Latent Context Language Models add adjacent evidence for prefill-time learned context compression: a smaller encoder compresses static prompt spans into soft latent tokens before decoder prefill, with optional exact expansion for selected chunks. For streaming TSFMs, this sharpens whether compression can be updated online as observations and tool results arrive, or whether it belongs at eviction and consolidation boundaries.

Mamba-3, RWKV-TS, and RATE are architecture background for compact recurrent state, numeric time-series recurrence, and action-trajectory memory. They are not sufficient by themselves because the streaming-state target also needs context schemas, event streams, interventions, state-refresh probes, and serving measurements.

Design Requirements

  • State update cost MUST be reported per sample, per event, or per chunk.
  • Retained state size MUST be explicit: KV cache, recurrent hidden state, memory tokens, fast weights, external memory, or compressed summaries.
  • The model SHOULD expose an abstain/silence/trigger decision when real-time output is optional or costly.
  • Benchmarks SHOULD include benign no-op spans and rare critical spans, so false positives and false negatives are both measured.
  • Context eviction SHOULD be audited: what is lost when raw history leaves the retained window?
  • Compression SHOULD be evaluated against downstream state utility, not only byte reduction or reconstruction error.
  • Action or control-input history MUST be distinguished from passive events and exogenous variables.

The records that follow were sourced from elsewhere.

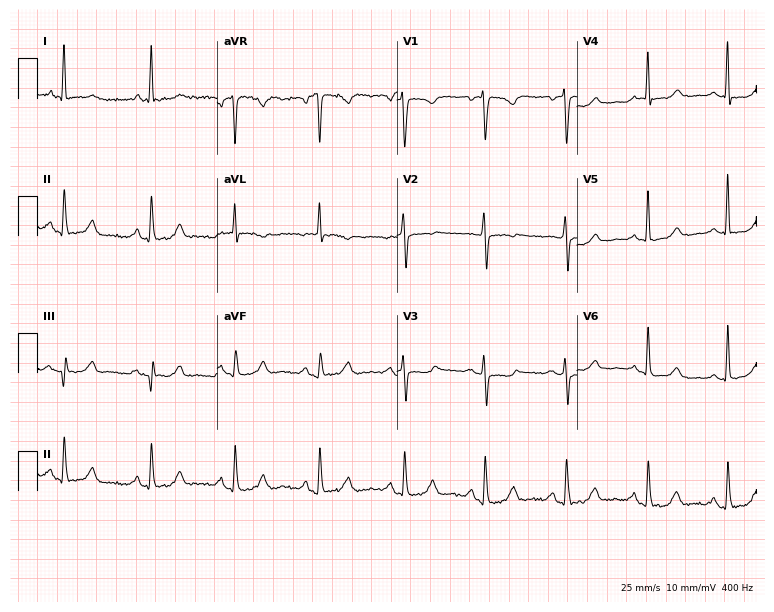
Resting 12-lead electrocardiogram. Patient: a female, 63 years old. None of these six findings is recorded: first-degree AV block, right bundle branch block, left bundle branch block, sinus bradycardia, atrial fibrillation, sinus tachycardia.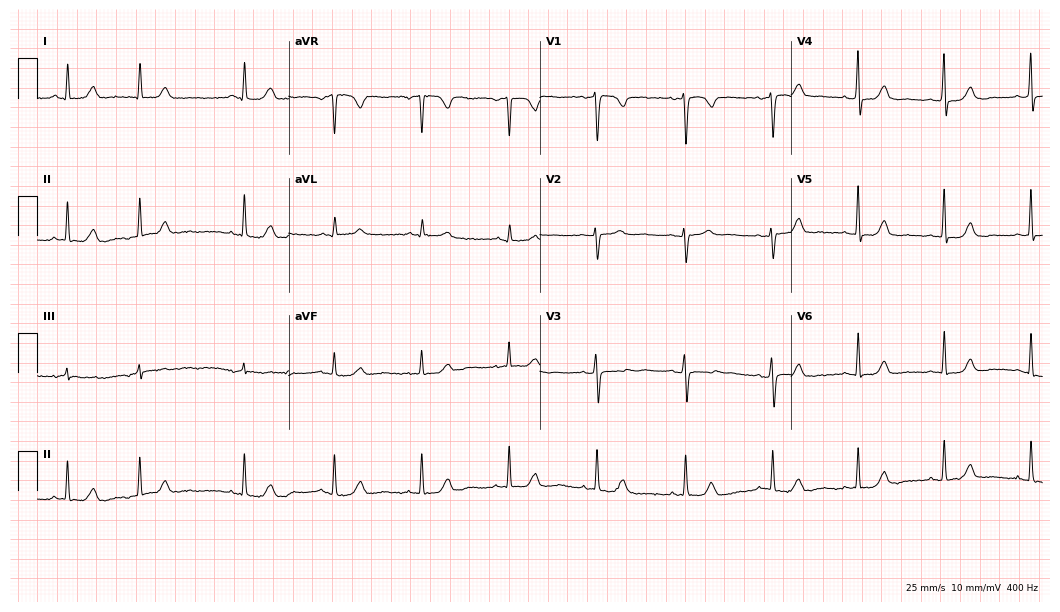
Electrocardiogram (10.2-second recording at 400 Hz), a 57-year-old female. Overall reading on record: normal ECG.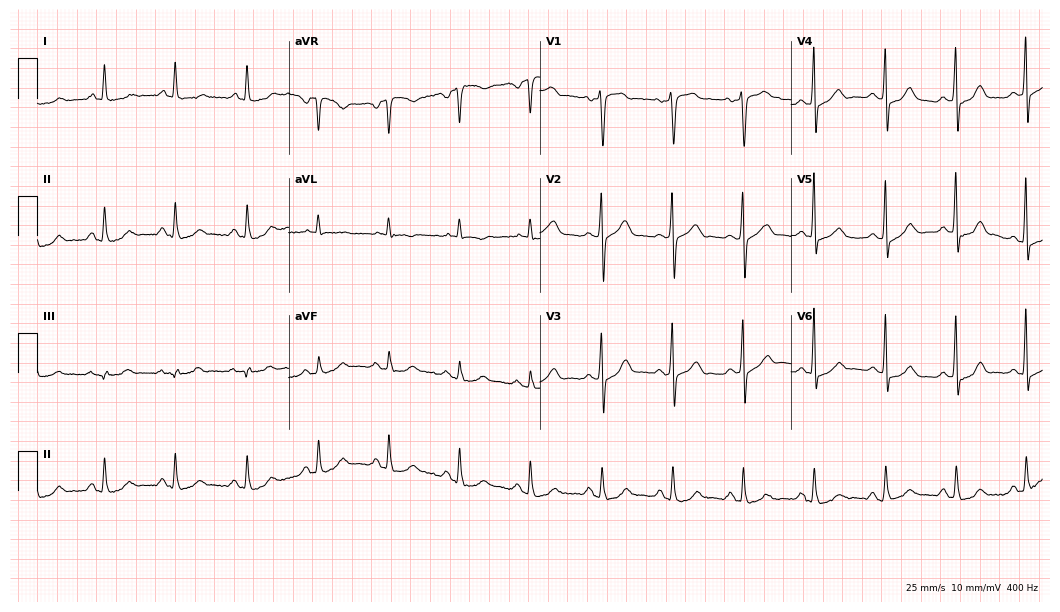
Electrocardiogram (10.2-second recording at 400 Hz), a 72-year-old man. Overall reading on record: normal ECG.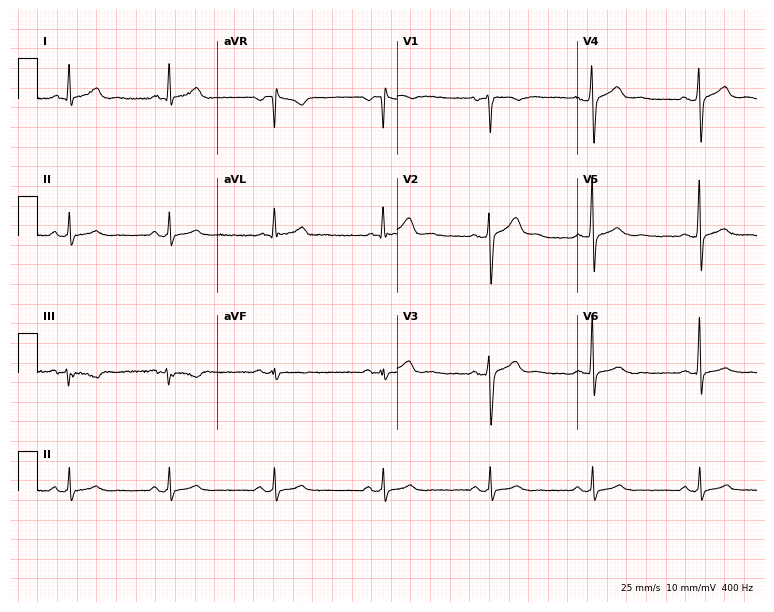
Electrocardiogram (7.3-second recording at 400 Hz), a male patient, 35 years old. Overall reading on record: normal ECG.

Relation To Foundation TSFM Agenda

This page fills the streaming-state gap in the Foundation Time-Series Model Research Agenda. It maps most directly to streaming state and long context, but also touches event streams, context interface, dynamic compute, and control/counterfactuals when action history is present.

The agenda-relevant test is:

Can the model keep useful state under continuous updates,
with bounded latency and memory, while preserving the variables
needed for future observations, alerts, and candidate interventions?

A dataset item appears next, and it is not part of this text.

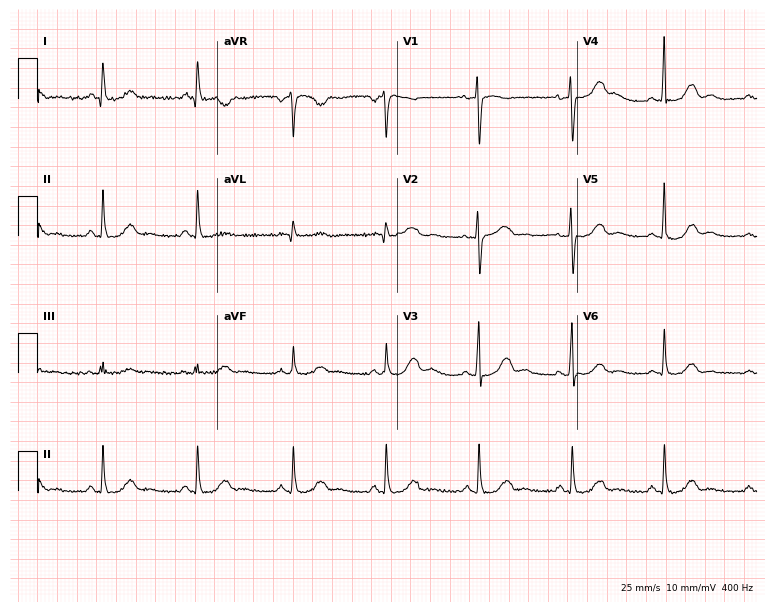
Electrocardiogram, a 55-year-old female patient. Of the six screened findings (first-degree AV block, right bundle branch block (RBBB), left bundle branch block (LBBB), sinus bradycardia, atrial fibrillation (AF), sinus tachycardia), none is recorded. Findings outside these six are not listed.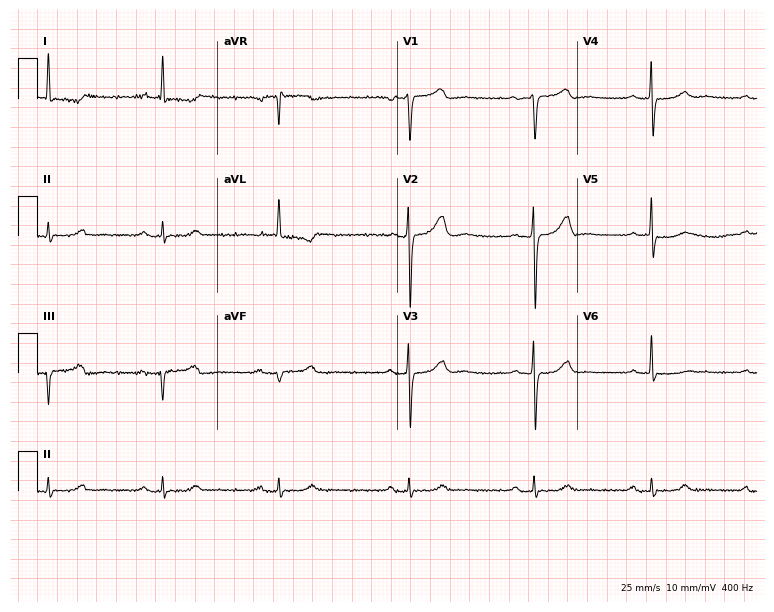
Standard 12-lead ECG recorded from a woman, 70 years old. The tracing shows sinus bradycardia (a sinus rate of 50 beats per minute or less).

Audio-Interaction does not answer this test. It gives a serving-contract and trigger-evaluation analogy outside numeric time series, but it does not provide bounded memory, eviction audits, learned state compression, multivariate observations, irregular event streams, graph time series, topology, exogenous variables, or typed actions and control inputs.

Open Questions

  • What is the minimal benchmark for always-on numeric time-series state updates?
  • Should a streaming TSFM emit an explicit abstain/alert/action token, or should that decision live in a separate policy head?
  • Should no-op behavior be represented as explicit abstain/alert/action tokens, while avoiding Audio-Interaction-style reliance on hand-curated silence supervision?
  • How should state-refresh quality be measured after a retained window is evicted?
  • Can FIFO-style ingestion/decoding decoupling transfer from audio to telemetry serving without being mistaken for context compression?
  • Which retained-state interface is best under real serving constraints: KV cache, recurrent state, memory tokens, fast weights, learned summaries, or compressed retrieval memory?
  • How should false-positive alerting cost and false-negative safety cost be weighted for rare operational events?
  • Can Moshi-style entropy-over-token-stream diagnostics become useful health checks for generated forecasts, alert streams, or latent-state summaries under quantization and long-running service?